DESCRIPTION OF THE TASK: Begin at the line containing "Category | I2Y |" in the data below and go on through the line containing "0.893 | 0.824 |", repeating each line exactly; include both ends and no other line.

PROVIDED INFORMATION:
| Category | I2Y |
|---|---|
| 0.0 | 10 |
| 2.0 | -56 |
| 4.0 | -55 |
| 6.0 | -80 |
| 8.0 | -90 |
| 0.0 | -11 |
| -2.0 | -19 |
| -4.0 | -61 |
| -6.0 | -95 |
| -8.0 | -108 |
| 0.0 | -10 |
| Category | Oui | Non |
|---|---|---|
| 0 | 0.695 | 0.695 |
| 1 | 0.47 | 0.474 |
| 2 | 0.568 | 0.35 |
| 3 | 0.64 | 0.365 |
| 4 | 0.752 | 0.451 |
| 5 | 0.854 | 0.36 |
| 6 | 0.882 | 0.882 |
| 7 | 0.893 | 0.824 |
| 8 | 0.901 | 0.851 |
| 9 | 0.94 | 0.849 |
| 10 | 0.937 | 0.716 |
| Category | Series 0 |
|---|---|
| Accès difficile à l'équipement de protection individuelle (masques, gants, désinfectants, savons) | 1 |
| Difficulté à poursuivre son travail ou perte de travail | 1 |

--

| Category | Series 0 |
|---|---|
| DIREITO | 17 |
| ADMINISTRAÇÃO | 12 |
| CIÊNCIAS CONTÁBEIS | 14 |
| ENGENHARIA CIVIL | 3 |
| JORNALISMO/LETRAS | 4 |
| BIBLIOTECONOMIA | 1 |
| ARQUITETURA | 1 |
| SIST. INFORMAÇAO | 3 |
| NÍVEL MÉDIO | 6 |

...

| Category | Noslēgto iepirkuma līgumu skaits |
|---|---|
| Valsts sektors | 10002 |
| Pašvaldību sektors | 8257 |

SOLUTION TO THIS TASK:
| Category | I2Y |
|---|---|
| 0.0 | 10 |
| 2.0 | -56 |
| 4.0 | -55 |
| 6.0 | -80 |
| 8.0 | -90 |
| 0.0 | -11 |
| -2.0 | -19 |
| -4.0 | -61 |
| -6.0 | -95 |
| -8.0 | -108 |
| 0.0 | -10 |
| Category | Oui | Non |
|---|---|---|
| 0 | 0.695 | 0.695 |
| 1 | 0.47 | 0.474 |
| 2 | 0.568 | 0.35 |
| 3 | 0.64 | 0.365 |
| 4 | 0.752 | 0.451 |
| 5 | 0.854 | 0.36 |
| 6 | 0.882 | 0.882 |
| 7 | 0.893 | 0.824 |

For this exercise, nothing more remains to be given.